The siting of and approval of permits for waste disposal facilities is governed by G.L.c. 111, §150A. As indicated, DEA initiated the multi-phase administrative process to obtain permission to build the landfill facility in 1987, beginning with site assignment proceedings before the Douglas board of health.5 Since 1992, DEA has been before the department seeking the necessary permit to construct the landfill facility. The history of the department’s dealings with DEA since September 1992 has been quite extraordinary in many respects, but one of its significant attributes is its length.

1. The September 1992 draft permit and the April 1993 final permit denial.

In September 1992, the department granted DEA a draft landfill construction permit for phase one of the [525]*525project. This draft proposed to allow DEA to accept 1500 tons per day of solid waste, of which 600 tons per day could be municipal solid waste (residential, commercial and institutional waste). The issuance of the draft permit was followed by two public hearings and the submission of many comments and much information to the department in connection with DEA’s construction permit application. The record reveals that there has been substantial and often intense local opposition to the proposed facility, as well as opposition from other quarters, including the department.

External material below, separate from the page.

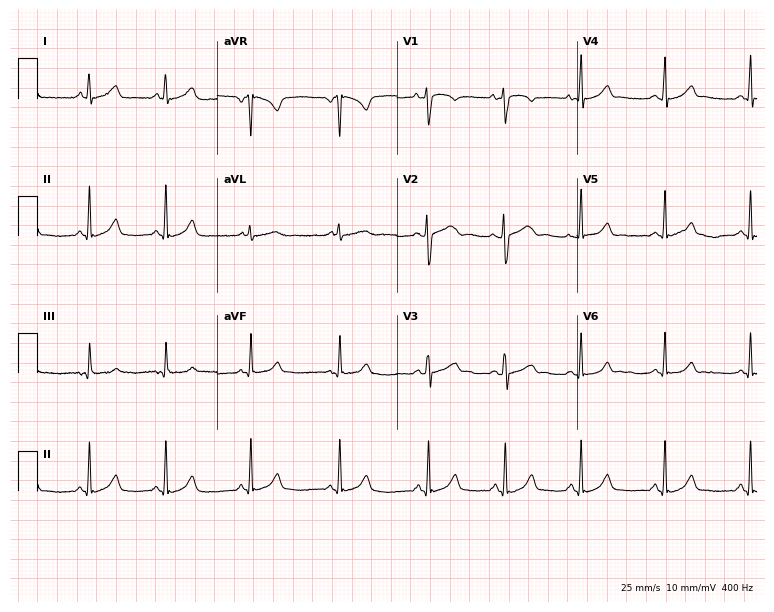
Standard 12-lead ECG recorded from an 18-year-old female patient (7.3-second recording at 400 Hz). None of these six findings is recorded: first-degree AV block, right bundle branch block, left bundle branch block, sinus bradycardia, atrial fibrillation, sinus tachycardia.

In April 1993, the department issued a final decision denying the permit. Its denial was based on two issues: (1) the hydrogeological aspects of the project, and in particular, the claimed failure of DEA to determine accurately the site characteristics and to demonstrate that the environmental monitoring system was adequate; and (2) the claimed failure of DEA to show that the project would not constitute a threat to certain identified endangered species and species of special concern under the Massachusetts Endangered Species Act (MESA), G.L.c. 131A.6 On both points, the department concluded that more studies would need to be completed and submitted by DEA, and without them, no permit could be issued.

In a memorandum of decision dated December 9, 1993, I allowed DEA’s motion for partial summary judgment seeking reversal of the department’s 1993 permit denial under G.L.c. 30A, §14. The basis of the decision was that the department had violated DEA’s due process rights by basing its decision on reports and information that either were never made available to DEA for comment before the permit denial was issued, or were submitted too late for DEA to comment on. The case was remanded to the department for further proceedings, and specifically to allow DEA (and other interested parties) a full opportunity to respond to the hydrogeological reports and the letter from the Division of Fisheries and Wildlife (DFW)7 which had played a significant role in the department’s decision. (Administrative Record [A.R.], ex. S41.)

2. The January 13, 1995 partial decision.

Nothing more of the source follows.